Did I mention it rocks?

If you've got a Windows machine, there's also X2VNC.

and if you're using unix+mac, there's also synergy.
If you're on Windows there's also MaxiVista
thats all three, but only for mouse/keyboard.
http://shenani.gen.nz/~scott/screenshot.png

Pretty basic. Emacs (in tuareg mode for OCaml), gnu screen with ncmpc & mpd (music), dwm window manager.

I merged workspaces 1 and 8 onto 4, otherwise it'd just be full-screen Emacs. (Which is how I hack, but makes for boring screenshots.)

Share emacs colortheme?
I'm still working on extracting it into a useful form at the moment, but it's pretty closely based on one of the themes from ColorTheme (http://www.emacswiki.org/cgi-bin/wiki/ColorTheme). I think it was either Charcoal Black or Linh Dang Dark, though if you took Lawrence and turned every green to blue you would probably be close.

There's a pretty good gallery here, incidentally: http://www.cs.cmu.edu/~maverick/GNUEmacsColorThemeTest/index... You can probably find at least a couple you like enough to start from.

http://www.unc.edu/~wschliep/screenshot.png

This is the only thing that's really unique about my desktop--it's the Factor IRC client, which I wrote(well, the UI part, at least, the IRC stuff is actually done by the person on the channel named "tizoc".)

(comment deleted)
My workstation. My wife calls it "the bridge".

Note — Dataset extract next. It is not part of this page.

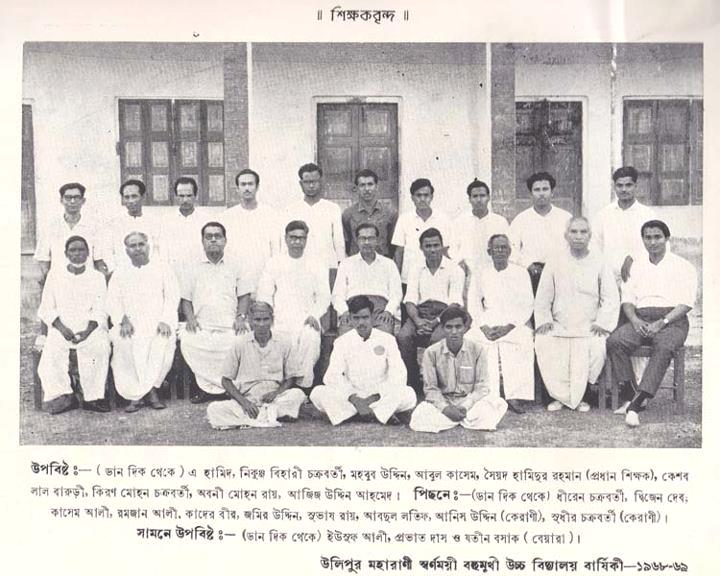 উলিপুর মহারাণী স্বর্ণময়ী উচ্চবিদ্যালয় ও কলেজের প্রাক্তন বরেন্য শিক্ষকবৃন্দ ও কর্মকর্তাগন।
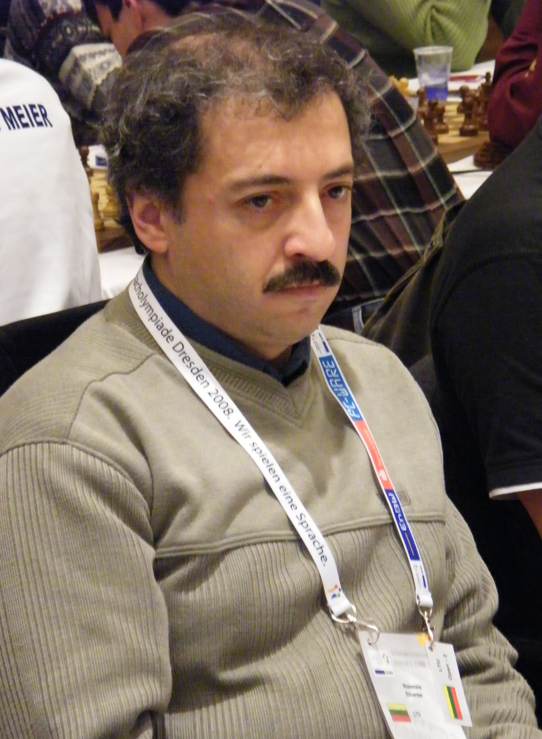 Eduardas Rozentalis bei der Schacholympiade 2008 in Dresden

http://www.jonandkarrie.com/images/P8087198.JPG

Holy guacomole. What is that desk, and where can I get one?
I made it from a sheet of 4x8 melamine and some cleverness with a jigsaw and router.
You should definitely try to mount the screens higher. Your line of vision should be horizontal. Otherwise, you may have back/neck problems.
The screen deal actually moves up and down. Its set for more or less horizontal view. It looks a little strange because when I originally made it, it held 3 huge 21" CRT monitors.
Same as last time. Open emacs buffers are Hecl and LangPop.com:

http://www.dedasys.com/Screenshot.png

I don't see how people can live without virtual desktops.

Have you tried a tiling window manager? Looks like you'd like it.
I use StumpWM, bash, vimperator, and vim. Vimperator is an extension to add vim-like keyboard shortcuts to Firefox, and StumpWM is a keyboard based tiling window manager for X that is extensible in Common Lisp (like screen for X).

While I'm at it, I'll also plug the Kinesis Advantage keyboard and Cirque *Cat trackpads.

http://jey.kottalam.net/tmp/screenshot.jpg

My screenshot looks like the default windows interface, but with eclipse, VS2005, VS6 and an ftp client. I don't customize it so that I see exactly the same stuff my users see.